Storing and retrieving multi-dimensional arrays from a file

Let’s say, for some parameter k I have a 3-d array (in my case is a (N, N, M) array). Here, k can take a bunch of values.
I want to store the arrays in a file in such a way that I can retrieve them for each value of k later. I can’t figure out a good way to do this can someone please help me with this?

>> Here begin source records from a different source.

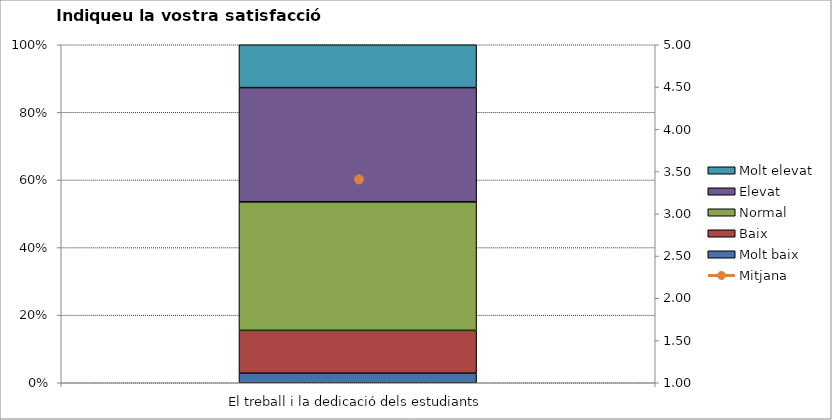
| Category | Molt baix | Baix | Normal  | Elevat | Molt elevat |
|---|---|---|---|---|---|
| El treball i la dedicació dels estudiants | 2 | 9 | 27 | 24 | 9 |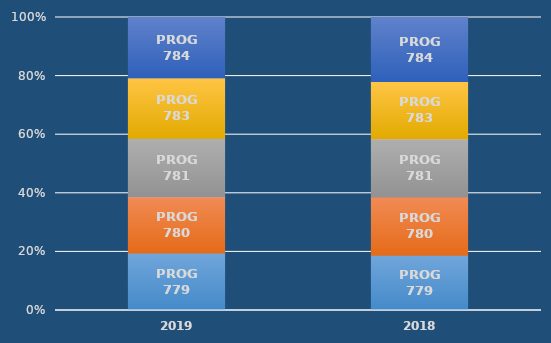
| Category | PROG 779 | PROG 780 | PROG 781 | PROG 783 | PROG 784 |
|---|---|---|---|---|---|
| 2019.0 | 0.893 | 0.873 | 0.912 | 0.938 | 0.94 |
| 2018.0 | 0.56 | 0.59 | 0.59 | 0.58 | 0.65 |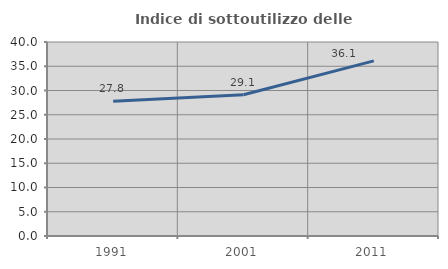
| Category | Indice di sottoutilizzo delle abitazioni  |
|---|---|
| 1991.0 | 27.805 |
| 2001.0 | 29.137 |
| 2011.0 | 36.105 |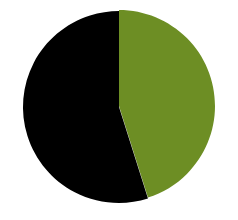
| Category | Series 0 |
|---|---|
| 0 | 0.451 |
| 1 | 0.549 |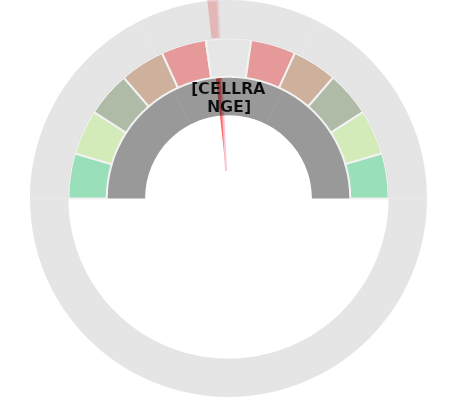
| Category | Pointer |
|---|---|
| 0 | 47.222 |
| 1 | 2 |
| 2 | 153.778 |
| 3 | 0 |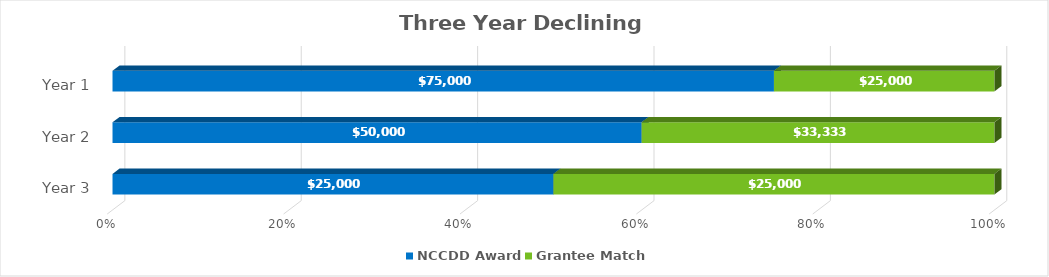
| Category | NCCDD Award | Grantee Match |
|---|---|---|
| Year 3 | 25000 | 25000 |
| Year 2 | 50000 | 33333.333 |
| Year 1 | 75000 | 25000 |

HDF5, with one dataset named repr(k) for each parameter k?

2 Likes

First use of JLD2.jl:

using JLD2
k = [1.0, π, 100.0]
f(k) = k*rand(2,2,4)
vk = [(k,f(k)) for k in k]
jldsave("k_fk.jld2", true; large_array=vk)
uk = load("k_fk.jld2")["large_array"]    # uk == vk  # true
k, fk = first.(uk), last.(uk)
2 Likes

Thank you very much! I found what I was looking for. Both HDF5.jl and JLD2.jl look feasible but what are the major differences in both (use cases or advantages/disadvantages)?

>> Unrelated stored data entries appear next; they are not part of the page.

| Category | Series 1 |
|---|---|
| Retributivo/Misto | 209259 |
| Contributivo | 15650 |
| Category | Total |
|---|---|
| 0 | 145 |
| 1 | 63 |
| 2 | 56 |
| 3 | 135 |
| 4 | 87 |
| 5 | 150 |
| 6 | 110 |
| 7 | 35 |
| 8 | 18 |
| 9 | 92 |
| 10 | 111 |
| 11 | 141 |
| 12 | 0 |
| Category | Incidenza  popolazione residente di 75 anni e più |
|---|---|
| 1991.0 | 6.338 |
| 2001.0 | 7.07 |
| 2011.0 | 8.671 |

My very limited understanding from reading the docs is that JLD2 is a subset of HDF5 and that in order to preserve Julia objects, additional type information has to be supplied using “attributes”. This seems to be handled automatically by JLD2. The files created are still regular HDF5 files.

1 Like

JLD2 is a pure-julia implementation of a subset of the HDF5 format.
The output files are always valid HDF5 files, especially so for simple types, such as numbers, strings and arrays.
Other julia structs also work but they can only be loaded again with JLD2 in a useful manner.

HDF5 uses the HDF5 C library and offers a lot more fine-grained control but does not allow julia structs.

2 Likes